There are no make-ups for any graded work except for cases of medical/personal/familial emergencies. Make-ups/extension requests must be made to the instructor BEFORE the assignment deadline.
Course policies
Late submissions
You (or your team when applicable) will lose 50% of the total points on each assignment if you submit within the first 24 hours after it is due. You will lose 100% of the total points if you submit later than that without explicit approval from the instructor.
Class meeting attendance
I expect all students to attend all class meetings. However, I know that things come up once in a while. Therefore, I expect 90% attendance each class period. If class meeting attendance begins to consistently drop below the 90% threshold, I will institute a more stringent, individual attendance policy. Note that class meetings will not be recorded.
Academic integrity
As a student in this course, you have agreed to uphold the Duke Community Standard as well as the practices specific to this course. This means that the work you submit is your own, even if you discuss assignments with your classmates. Additionally, when consulting resources (books, internet articles including stackexchange, chatgpt), you must cite them. If you have any questions about what should be cited in your work, feel free to reach out to the instructor.
Inclusive community
It is my intent that students from all diverse backgrounds and perspectives be well-served by this course, that students’ learning needs be addressed both in and out of class, and that the diversity that the students bring to this class be viewed as a resource, strength, and benefit. It is my intent to present materials and activities that are respectful of diversity and in alignment with Duke’s commitment to diversity and inclusion. Your suggestions are encouraged and appreciated. Please let me know ways to improve the effectiveness of the course for you personally, or for other students or student groups.
Furthermore, I would like to create a learning environment for my students that supports a diversity of thoughts, perspectives and experiences, and honors your identities. To help accomplish this:
If you feel like your performance in the class is being impacted by your experiences outside of class, please don’t hesitate to come and talk with me. If you prefer to speak with someone outside of the course, I encourage you to speak with MIDS administrators.
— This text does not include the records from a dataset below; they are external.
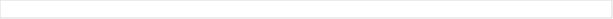
| Category | Series 1 | Series 2 | Series 3 | Series 4 | Series 5 | Series 6 |
|---|---|---|---|---|---|---|
| 0 | 1 | 1 | 1 | 1 | 1 | 1 |
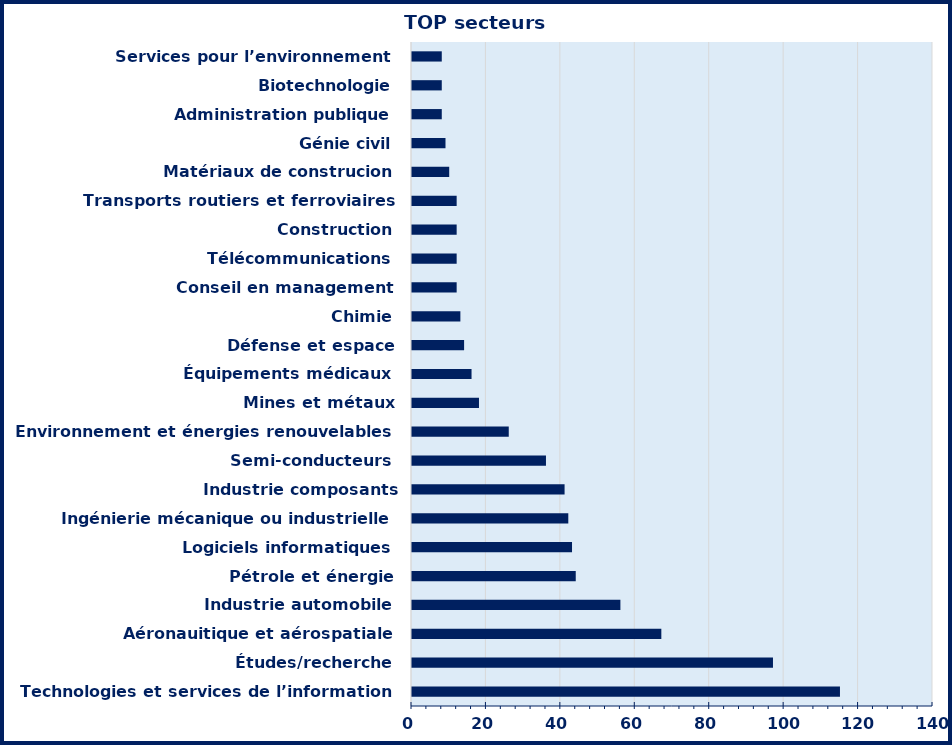
| Category | Series 0 |
|---|---|
| Technologies et services de l’information | 115 |
| Études/recherche | 97 |
| Aéronauitique et aérospatiale | 67 |
| Industrie automobile | 56 |
| Pétrole et énergie | 44 |
| Logiciels informatiques | 43 |
| Ingénierie mécanique ou industrielle | 42 |
| Industrie composants électriques/électroniques | 41 |
| Semi-conducteurs | 36 |
| Environnement et énergies renouvelables | 26 |
| Mines et métaux | 18 |
| Équipements médicaux | 16 |
| Défense et espace | 14 |
| Chimie | 13 |
| Conseil en management | 12 |
| Télécommunications | 12 |
| Construction | 12 |
| Transports routiers et ferroviaires | 12 |
| Matériaux de construcion | 10 |
| Génie civil | 9 |
| Administration publique | 8 |
| Biotechnologie | 8 |
| Services pour l’environnement | 8 |

I (like many people) am still in the process of learning about diverse perspectives and identities. If something was said in class (by anyone) that made you feel uncomfortable, please let me or a member of the teaching team know.
Resources
Duke Counseling & Psychological Services (CAPS) helps Duke Students enhance strengths and develop abilities to successfully live, grow and learn in their personal and academic lives. CAPS offers many services to Duke students, including brief individual and group counseling, couples counseling and more. CAPS staff also provides outreach to student groups, particularly programs supportive of at-risk populations, on a wide range of issues impacting them in various aspects of campus life. CAPS provides services to students via Telehealth. To initiate services, you can contact their front desk at 919-660-1000.
If there is any portion of the course that is not accessible to you due to challenges with technology or the course format, please let me know so we can make appropriate accommodations. The Student Disability Access Office (SDAO) is available to ensure that students are able to engage with their courses and related assignments.
The Academic resource center provides learning resources to help you maximize your academic capabilities.